Task goal.
Skip the pictures. Give all the data again exactly.

Material provided.
******************************

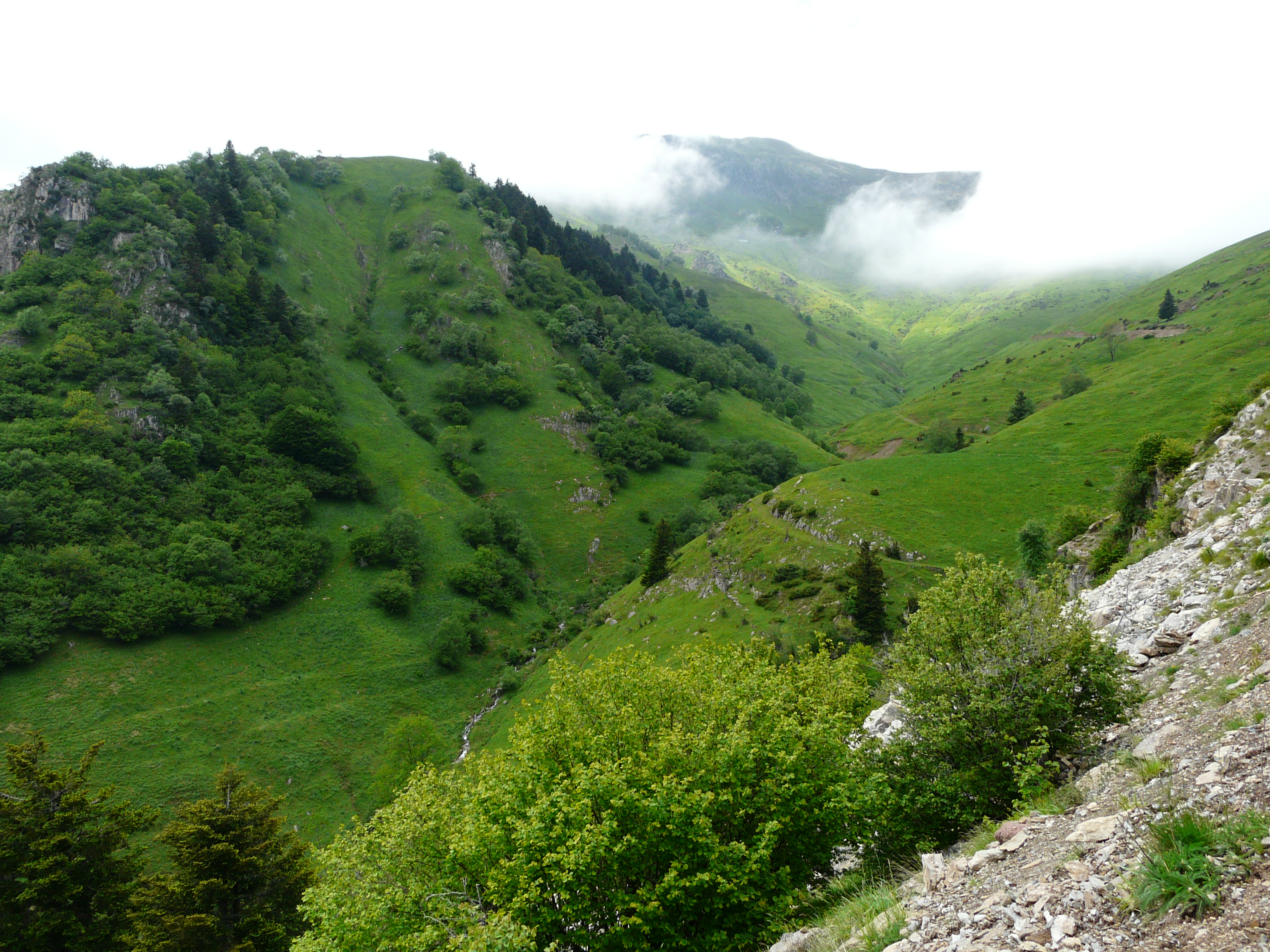 Le vallon du ruisseau de Colantigue (branche-mère de la Neste d'Oueil), Bourg-d'Oueil, Haute-Garonne, France.
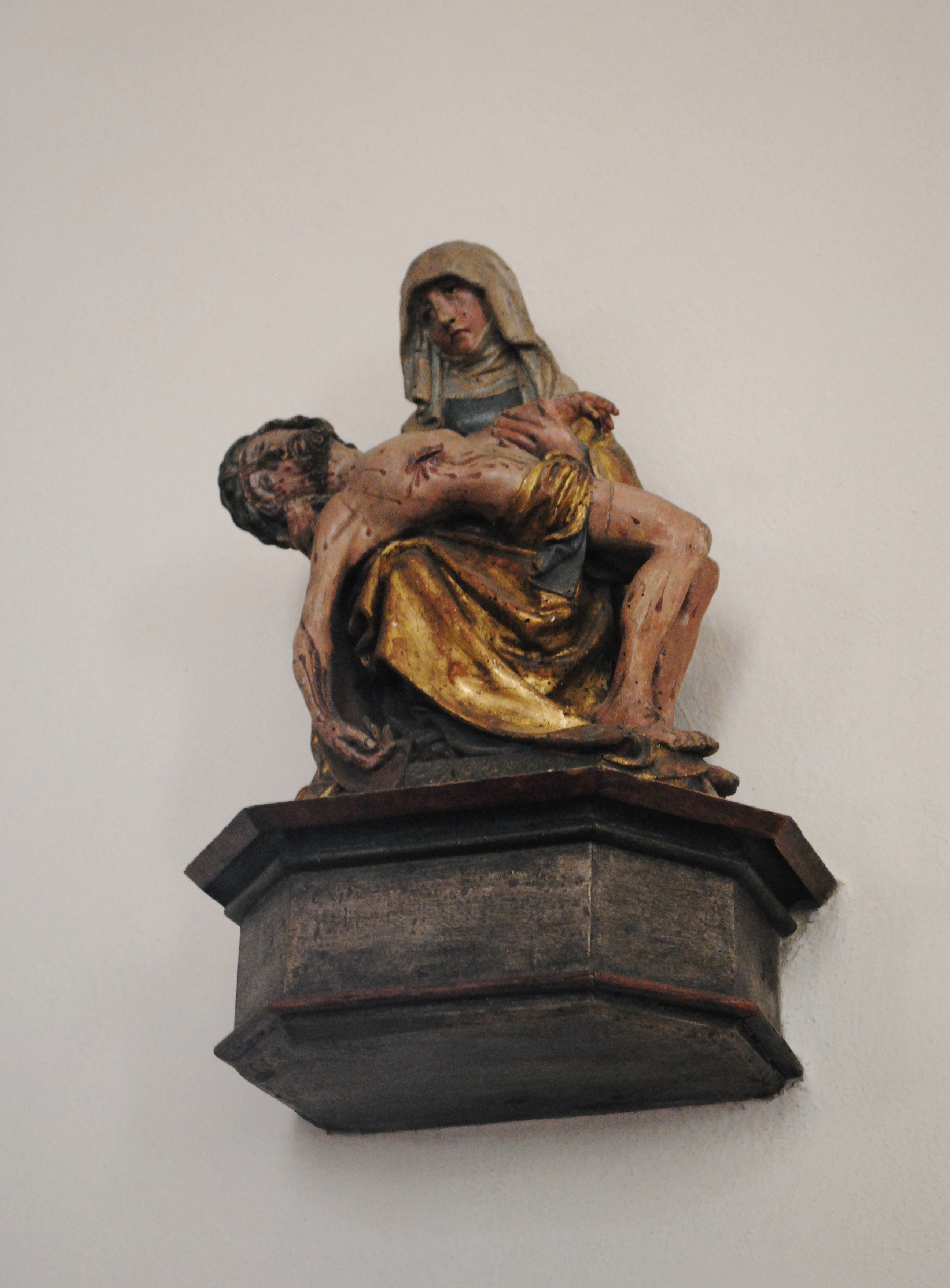 Pieta, Laurentiuskirche, Nordheim am Main
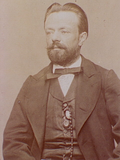 Raoul Urbain (1837-1902)
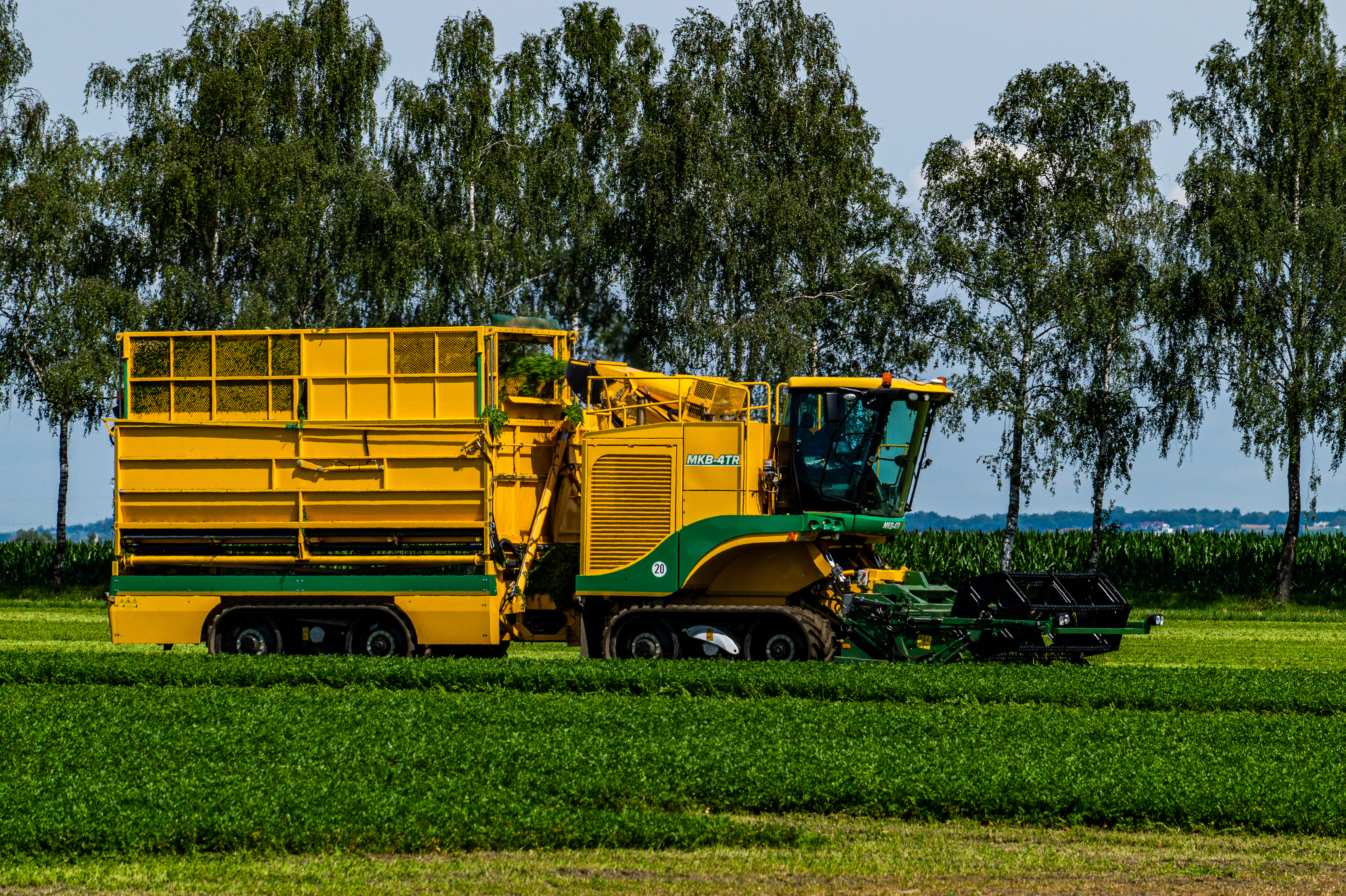 Ploeger MKB-4TR bei der Ernte von Kräutern

******************************

Answer to this problem.
 Le vallon du ruisseau de Colantigue (branche-mère de la Neste d'Oueil), Bourg-d'Oueil, Haute-Garonne, France.
 Pieta, Laurentiuskirche, Nordheim am Main
 Raoul Urbain (1837-1902)
 Ploeger MKB-4TR bei der Ernte von Kräutern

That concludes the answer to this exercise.